Data for processing START
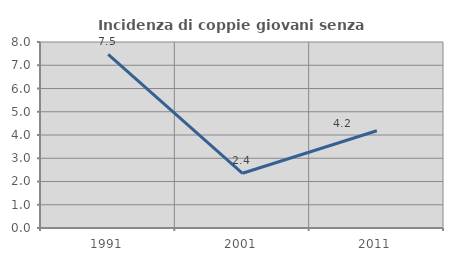
| Category | Incidenza di coppie giovani senza figli |
|---|---|
| 1991.0 | 7.469 |
| 2001.0 | 2.353 |
| 2011.0 | 4.181 |
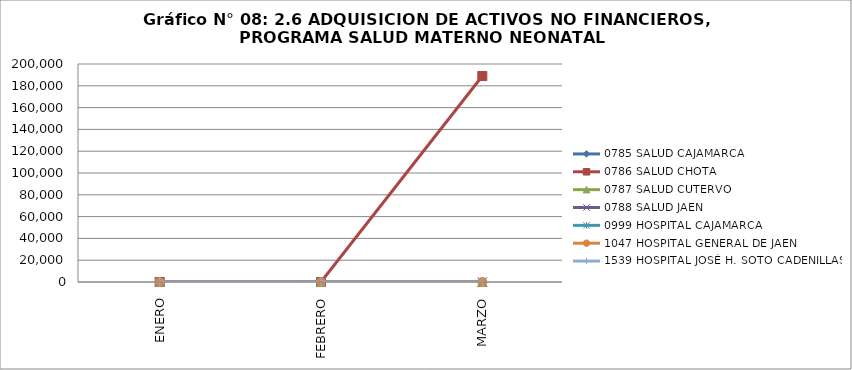
| Category | 0785 SALUD CAJAMARCA | 0786 SALUD CHOTA | 0787 SALUD CUTERVO | 0788 SALUD JAEN | 0999 HOSPITAL CAJAMARCA | 1047 HOSPITAL GENERAL DE JAEN | 1539 HOSPITAL JOSÉ H. SOTO CADENILLAS |
|---|---|---|---|---|---|---|---|
| ENERO | 0 | 0 | 0 | 0 | 0 | 0 | 0 |
| FEBRERO | 0 | 0 | 0 | 0 | 0 | 0 | 0 |
| MARZO | 0 | 189000 | 0 | 0 | 0 | 0 | 0 |
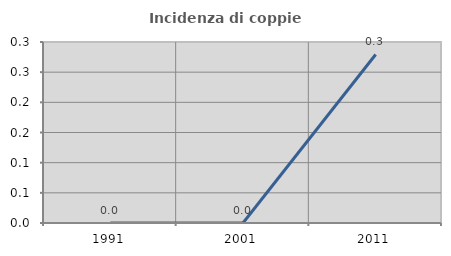
| Category | Incidenza di coppie miste |
|---|---|
| 1991.0 | 0 |
| 2001.0 | 0 |
| 2011.0 | 0.279 |
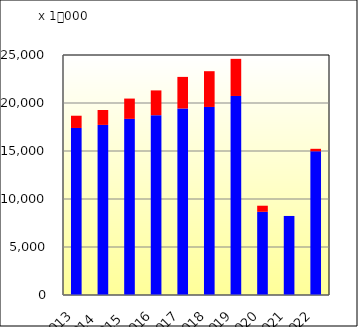
| Category | DOM | INT |
|---|---|---|
| 2013.0 | 17398764 | 1275580 |
| 2014.0 | 17717548 | 1553374 |
| 2015.0 | 18348794 | 2112737 |
| 2016.0 | 18732019 | 2579899 |
| 2017.0 | 19428246 | 3290366 |
| 2018.0 | 19587471 | 3725840 |
| 2019.0 | 20732744 | 3866519 |
| 2020.0 | 8665563 | 634398 |
| 2021.0 | 8233413 | 25 |
| 2022.0 | 14970359 | 257382 |
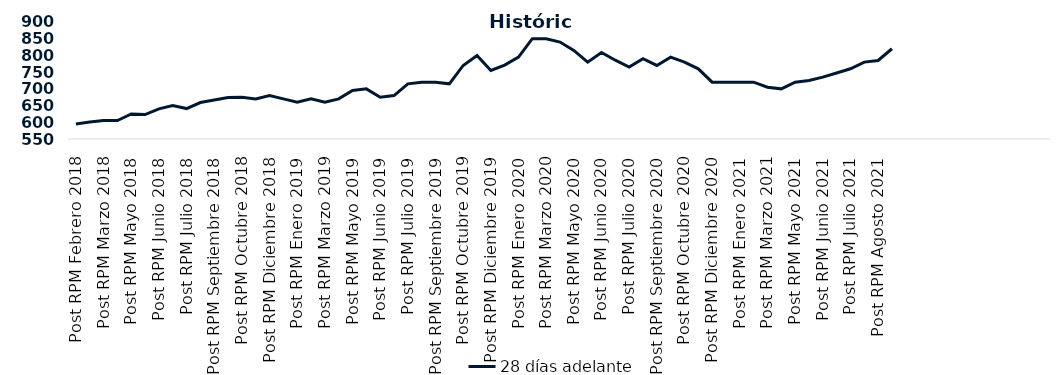
| Category | 28 días adelante |
|---|---|
| Post RPM Febrero 2018 | 595 |
| Pre RPM Marzo 2018 | 601 |
| Post RPM Marzo 2018 | 605 |
| Pre RPM Mayo 2018 | 605 |
| Post RPM Mayo 2018 | 625 |
| Pre RPM Junio 2018 | 623 |
| Post RPM Junio 2018 | 640 |
| Pre RPM Julio 2018 | 650 |
| Post RPM Julio 2018 | 641 |
| Pre RPM Septiembre 2018 | 659 |
| Post RPM Septiembre 2018 | 666.75 |
| Pre RPM Octubre 2018 | 674 |
| Post RPM Octubre 2018 | 675 |
| Pre RPM Diciembre 2018 | 670 |
| Post RPM Diciembre 2018 | 680 |
| Pre RPM Enero 2019 | 670 |
| Post RPM Enero 2019 | 660 |
| Pre RPM Marzo 2019 | 670 |
| Post RPM Marzo 2019 | 660 |
| Pre RPM Mayo 2019 | 670 |
| Post RPM Mayo 2019 | 695 |
| Pre RPM Junio 2019 | 700 |
| Post RPM Junio 2019 | 675 |
| Pre RPM Julio 2019 | 680 |
| Post RPM Julio 2019 | 715 |
| Pre RPM Septiembre 2019 | 720 |
| Post RPM Septiembre 2019 | 720 |
| Pre RPM Octubre 2019 | 715 |
| Post RPM Octubre 2019 | 770 |
| Pre RPM Diciembre 2019 | 800 |
| Post RPM Diciembre 2019 | 755 |
| Pre RPM Enero 2020 | 771 |
| Post RPM Enero 2020 | 795 |
| Pre RPM Marzo 2020 | 850 |
| Post RPM Marzo 2020 | 850 |
| Pre RPM Mayo 2020 | 840 |
| Post RPM Mayo 2020 | 815 |
| Pre RPM Junio 2020 | 780 |
| Post RPM Junio 2020 | 809 |
| Pre RPM Julio 2020 | 785.72 |
| Post RPM Julio 2020 | 765 |
| Pre RPM Septiembre 2020 | 790 |
| Post RPM Septiembre 2020 | 770 |
| Pre RPM Octubre 2020 | 795 |
| Post RPM Octubre 2020 | 780 |
| Pre RPM Diciembre 2020 | 760 |
| Post RPM Diciembre 2020 | 720 |
| Pre RPM Enero 2021 | 720 |
| Post RPM Enero 2021 | 720 |
| Pre RPM Marzo 2021 | 720 |
| Post RPM Marzo 2021 | 705 |
| Pre RPM Mayo 2021 | 700 |
| Post RPM Mayo 2021 | 720 |
| Pre RPM Junio 2021 | 725 |
| Post RPM Junio 2021 | 735 |
| Pre RPM Julio 2021 | 747.5 |
| Post RPM Julio 2021 | 760 |
| Pre RPM Agosto 2021 | 780 |
| Post RPM Agosto 2021 | 785 |
| Pre RPM Octubre 2021 | 820 |
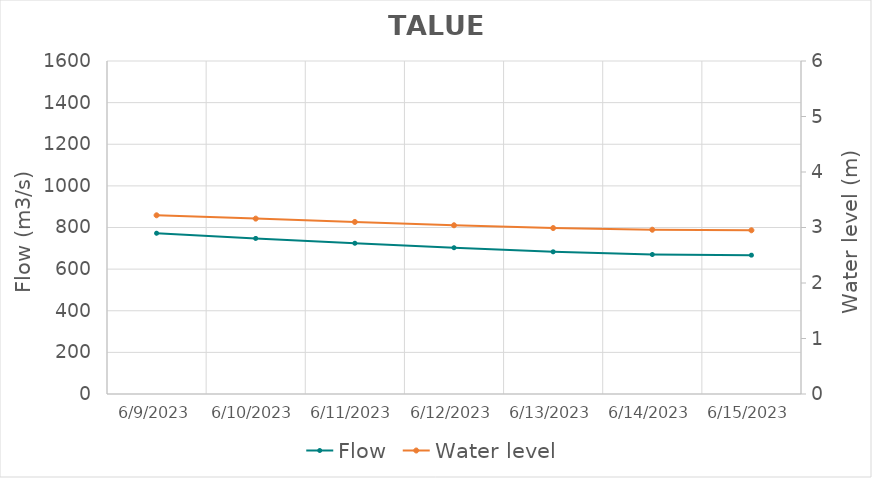
| Category | Flow |
|---|---|
| 4/26/22 | 1550.77 |
| 4/25/22 | 1513.85 |
| 4/24/22 | 1449.65 |
| 4/23/22 | 1390 |
| 4/22/22 | 1337.8 |
| 4/21/22 | 1255.85 |
| 4/20/22 | 1234.26 |
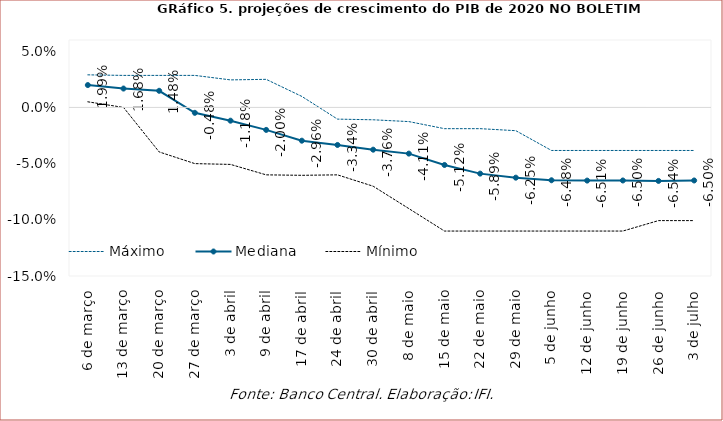
| Category | Máximo | Mediana | Mínimo |
|---|---|---|---|
| 6 de março | 0.029 | 0.02 | 0.005 |
| 13 de março | 0.028 | 0.017 | 0 |
| 20 de março | 0.028 | 0.015 | -0.04 |
| 27 de março | 0.028 | -0.005 | -0.05 |
| 3 de abril | 0.024 | -0.012 | -0.051 |
| 9 de abril | 0.025 | -0.02 | -0.06 |
| 17 de abril | 0.01 | -0.03 | -0.06 |
| 24 de abril | -0.01 | -0.033 | -0.06 |
| 30 de abril | -0.011 | -0.038 | -0.07 |
| 8 de maio | -0.013 | -0.041 | -0.09 |
| 15 de maio | -0.019 | -0.051 | -0.11 |
| 22 de maio | -0.019 | -0.059 | -0.11 |
| 29 de maio | -0.021 | -0.062 | -0.11 |
| 5 de junho | -0.038 | -0.065 | -0.11 |
| 12 de junho | -0.038 | -0.065 | -0.11 |
| 19 de junho | -0.038 | -0.065 | -0.11 |
| 26 de junho | -0.038 | -0.065 | -0.101 |
| 3 de julho | -0.038 | -0.065 | -0.101 |
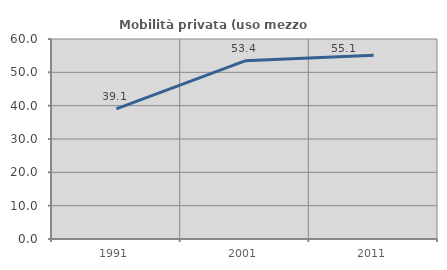
| Category | Mobilità privata (uso mezzo privato) |
|---|---|
| 1991.0 | 39.059 |
| 2001.0 | 53.442 |
| 2011.0 | 55.106 |
Data for processing END
- [Action item]: Find out how many lines in the entries above hold "Agosto", then reply with that figure and nothing else.

- [Result]: 2